[SOLVED] Extra variables being added to computation graphs

apozas · December 21, 2017, 9:49am

Hi all,

While using the visualize tool of szagoruyko I have found that, for specific functions, there are more variables in the computation graph than those that I had defined. In particular, I’m referring to these two examples:

a = Variable(torch.rand(3))
b = nn.Parameter(torch.rand(2, 3))

y = b.mv(a)
make_dot(y)

This one gives me this graph

dg1

Blue rectangles represent parameters, orange ones represent variables, and grey ones are operations. Another simple example is the following:

c = nn.Parameter(torch.rand(2))
z = F.linear(a, b, c)
make_dot(z)

Which gives me the following graph

dg2

As you might see, there are two variables, of sizes (2, 3) in the first example and (3, 2) in the second one, that I did not define but are nonetheless being used to perform the computations.

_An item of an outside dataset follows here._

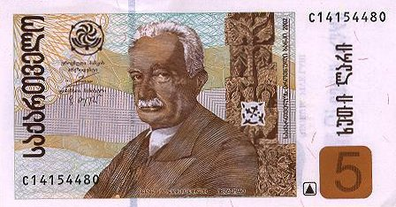 5 lari
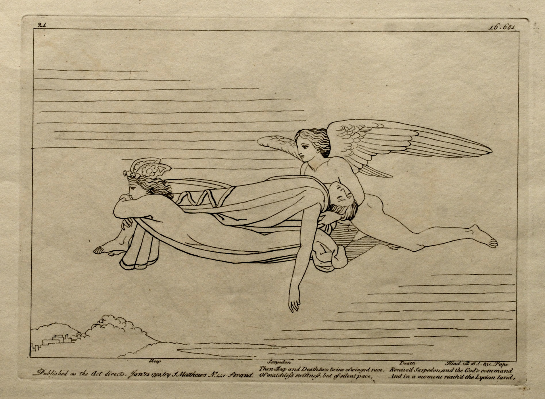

Does any one know what are these tensors? Can they alter the gradients that I compute in a backward pass?

Thanks in advance

albanD · December 21, 2017, 12:46pm

Hi,

If you look at the function in the first example, you can see that the mv operation is actually done in the backend with the more general addmv function (which adds a constant to the output). This is where this extra (2,3) Variable comes from.

In the second graph, you can see all the internals of how the Linear layer is implemented. Here the addmm functions is used, and so here again you see an extra Variable being used for the add part.

In both cases, these are buffers that contain 0 and so won’t change the gradients in any way.

apozas · December 21, 2017, 1:09pm

Great, thank you very much for the clarification!